Payments – This Time Marqueta Continues to Dominate Financing Headlines
Congratulations to the team at Marqeta, who this week announced a $150MM funding round at a valuation north of $4Bn. In a blog post, CEO Jason Gardner, noted that the funds would “help us accelerate our product momentum and global growth as a company.” It’s certainly a testament to investors’ faith in the payments infrastructure: the fundraise comes just months after reaching a $2Bn valuation last year.
Capital One and QED Founder, Nigel Morris, is making the case that now is the time for banks to acquire FinTechs.
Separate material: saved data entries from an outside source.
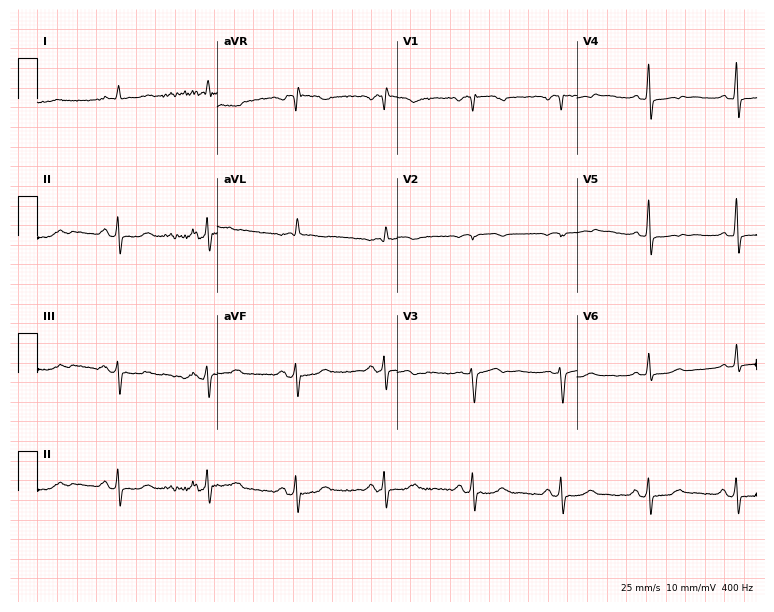
12-lead ECG from a 66-year-old female patient. No first-degree AV block, right bundle branch block (RBBB), left bundle branch block (LBBB), sinus bradycardia, atrial fibrillation (AF) or sinus tachycardia recorded for this tracing.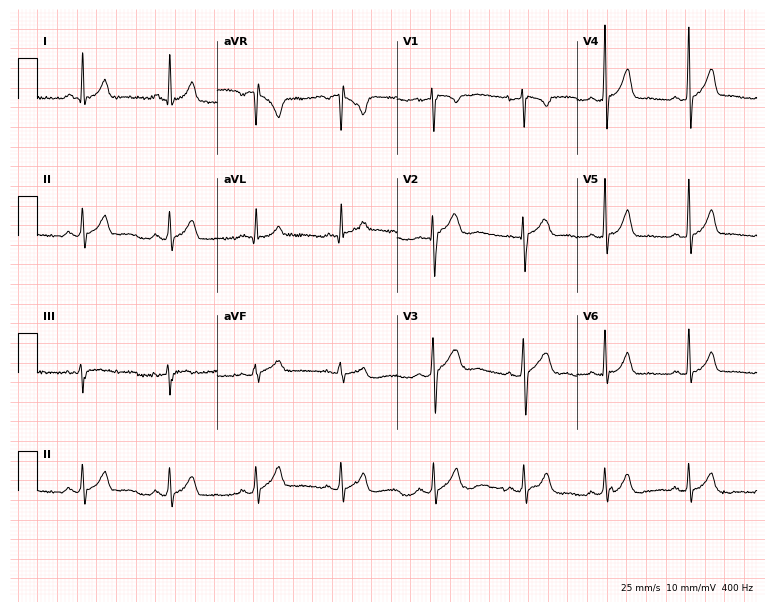
12-lead ECG from a man, 18 years old. Screened for six findings — first-degree AV block, right bundle branch block, left bundle branch block, sinus bradycardia, atrial fibrillation, sinus tachycardia — none is recorded. Other findings, if any, are not listed.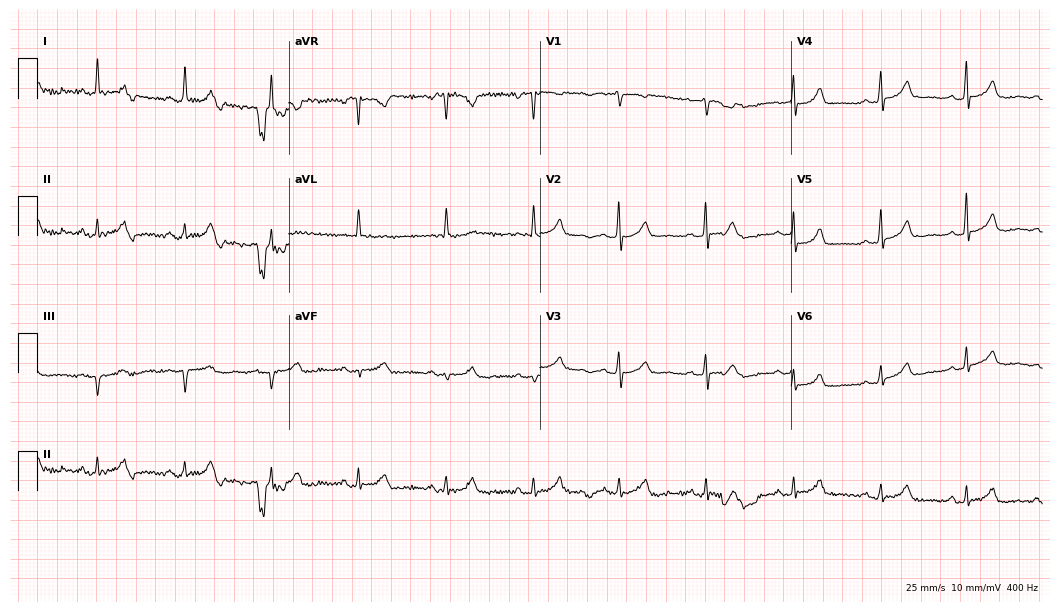
12-lead ECG from a 75-year-old woman (10.2-second recording at 400 Hz). Recorded interpretation: within normal limits.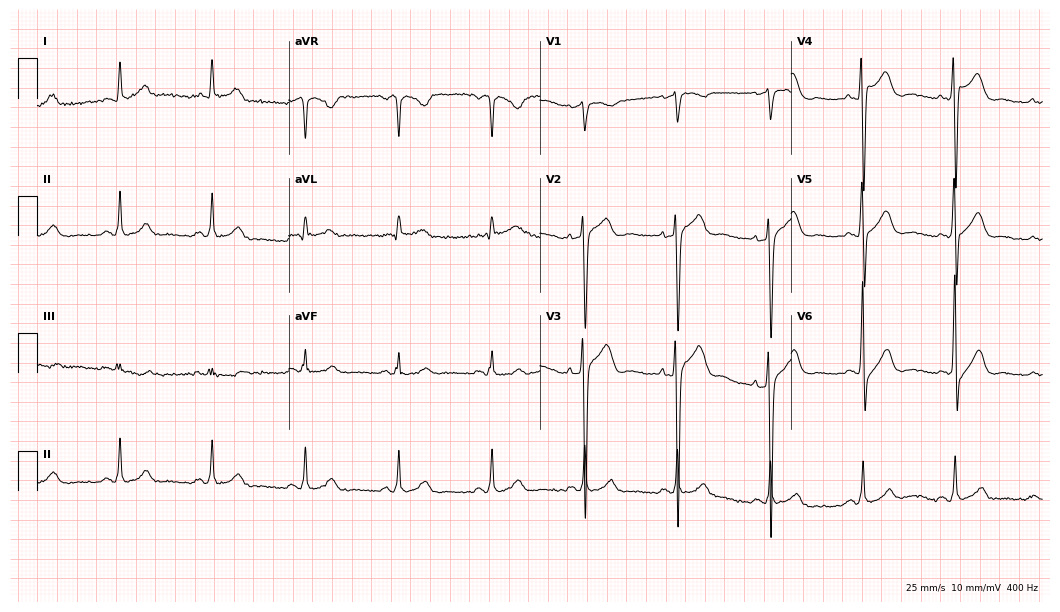
ECG — a male patient, 58 years old. Labelled as a normal ECG.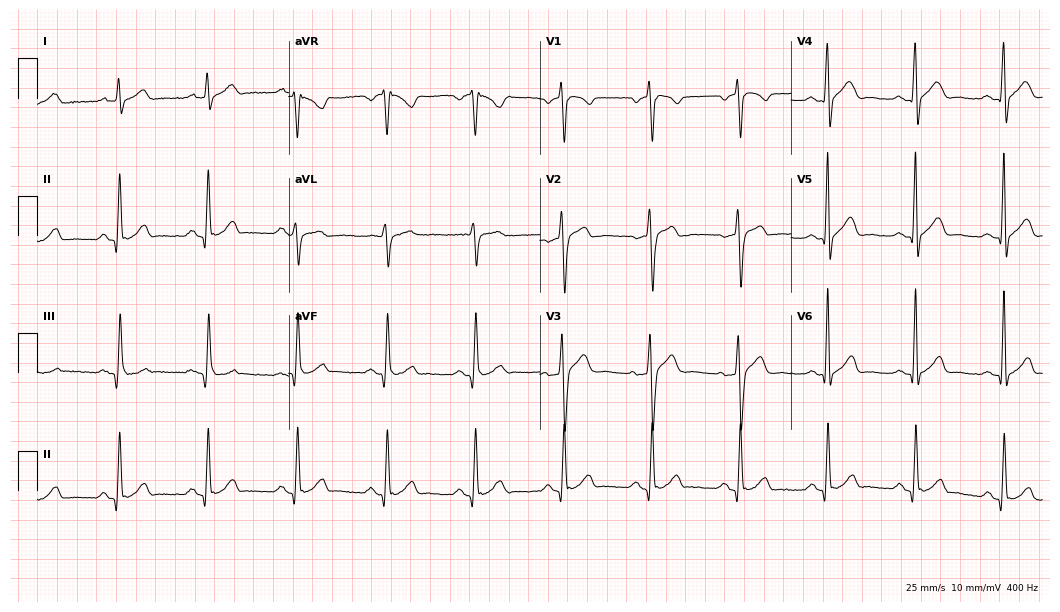
12-lead ECG (10.2-second recording at 400 Hz) from a male, 50 years old. Screened for six findings — first-degree AV block, right bundle branch block, left bundle branch block, sinus bradycardia, atrial fibrillation, sinus tachycardia — none is recorded. Only these six findings were labelled.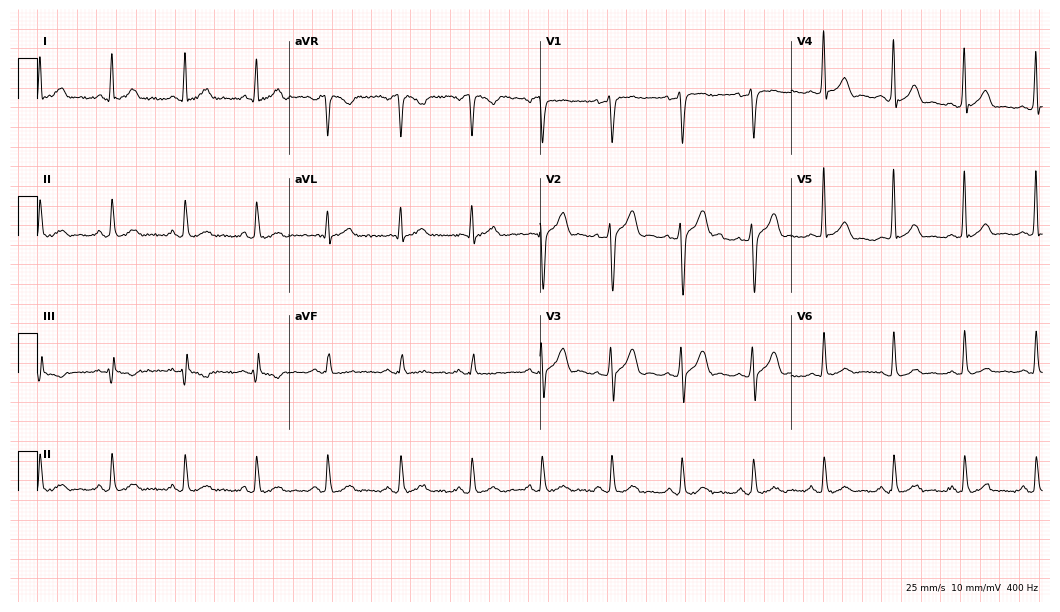
Resting 12-lead electrocardiogram. Patient: a male, 34 years old. None of these six findings is recorded: first-degree AV block, right bundle branch block, left bundle branch block, sinus bradycardia, atrial fibrillation, sinus tachycardia.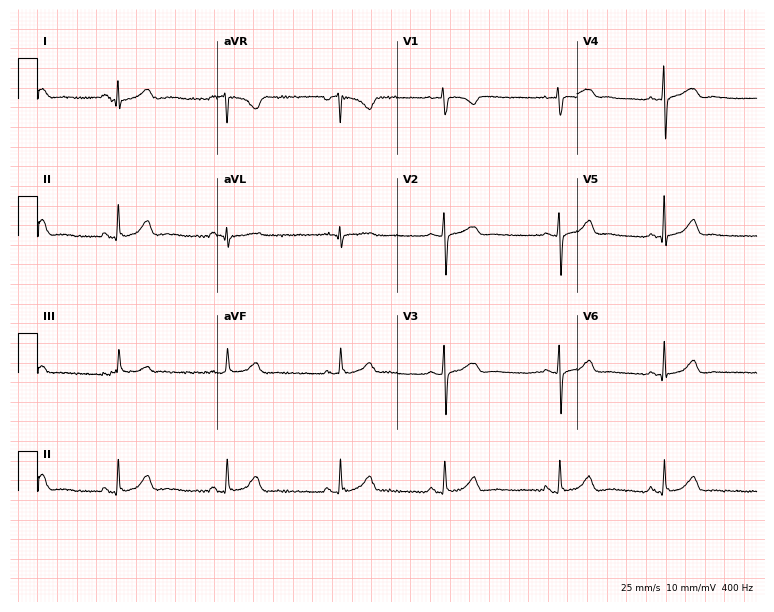
Standard 12-lead ECG recorded from a 19-year-old female patient. None of these six findings is recorded: first-degree AV block, right bundle branch block, left bundle branch block, sinus bradycardia, atrial fibrillation, sinus tachycardia. Findings outside these six are not listed.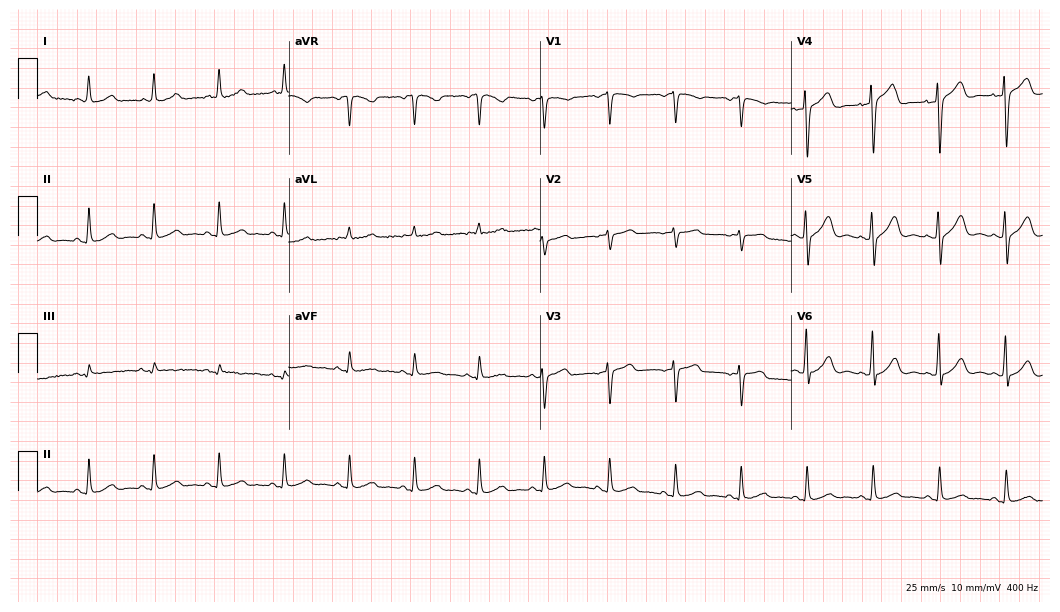
12-lead ECG (10.2-second recording at 400 Hz) from a woman, 76 years old. Labelled as a normal ECG.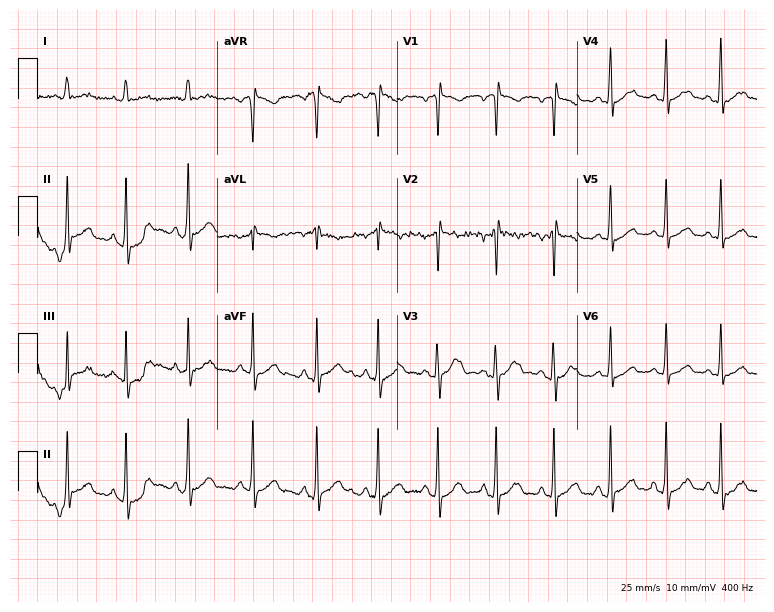
Electrocardiogram (7.3-second recording at 400 Hz), a male, 25 years old. Overall reading on record: normal ECG.

Finally, UBS announced it is launching a VC fund. The fund is designed to accelerate UBS digital strategy. Bloomberg notes that COVID-19 has accelerated a shift toward digital services – even for high-touch wealth management. The fund is planning investments between $10 million and $20 million in dozens of companies, and plans to hold those stakes for at least five years.
In the News:
- Americans on Unemployment Benefits Post First Drop of Pandemic (Bloomberg, 5/28/2020) The job market is starting to rebound as businesses start to reopen.
- Under Barrage Of Awful Data, Fed Debates Major Shift To Rules-Based Policy (Forbes, 5/24/2020) The Fed is considering explicit rules to govern interest rates.
- The Bond Market Is Betting on More Fed Action to Dodge a Depression (Bloomberg, 5/26/2020) The Fed unleashed many new policies to keep the economy out of depression, but investors believe it’s lining up another one.
- Consumer Spending Fell a Record 13.6% in April (WSJ, 5/29/2020) U.S. consumer spending fell by a record 13.6% in the month of April, but there are signs that purchasing is starting to pick up.
- The JPMorganChase Daily Consumer Spending Tracker (JPMorgan Chase, 5/27/2020) Daily release of JPM’s credit card spending data.
- Delinquencies and Foreclosures Won’t be as Bad as Feared, Data Suggests (American Banker, 5/26/2020) Forbearance requests by homeowners nearly leveled off in the first half of May.
- An Optimistic Jamie Dimon Sees a 3rd Quarter Recovery (ai-CIO, 5/27/20) JPMorgan CEO points to DC-funded relief efforts as key driver.
- House Passes Bill Loosening Rules on PPP Small-Business Loans (WSJ, 5/28/2020) House approved bipartisan bill that would loosen requirements on hundreds of billions of dollars in small-business loans.
- The Future Of Fintech: The New Normal After The Covid-19 Crisis (Forbes, 5/26/2020) Once the COVID-19 pandemic is over, banks will need to accelerate their investments in FinTech.
- There’s Never Been a Better Time for Banks to Buy FinTechs, According to a Capital One Cofounder. Here’s Why Both Sides Need Each Other More Than Ever. (Business Insider, 5/28/2020) Capital One co-founder, Nigel Morris, said that there is a mutual benefit for both banks and FinTechs to work together once the pandemic is over.
- CommonBond Announces SmartCash™ – Connecting Student Loan Refinance to a More Seamless Cash Experience (PR Newswire, 5/29/2020) CommonBond’s new product, SmartCash, which allows customers to seamlessly open a core checking account while refinancing their student loan debt.
- UBS to Start Own Venture Capital Fund in Effort to Digitize Bank (Bloomberg, 5/25/2020) Swiss wealth manager, UBS Group AG, wants to further engage with and support FinTech firms by investing in them.
- Marqeta raises $150 Million in New Capital, to Accelerate Product Innovation and Global Growth (Marqeta, 5/27/2020) Oakland-based FinTech Startup, Marqeta, raised $150MM in equity funding, which values the company at $4.3Bn.
- OnDeck Shares Early Progress in Borrower Behavior (LendIt Fintech News, 5/28/20) Online lender shares mid-quarter update on cost saving program and improved borrower repayments.
- New Species of Scaly, Deep-Sea Worms Named After Elvis have Been Found (Science News, 5/25/2020) New species of deep-sea worms are named after Elvis because they have luminous colored scales that are reminiscent of his iconic jumpsuits.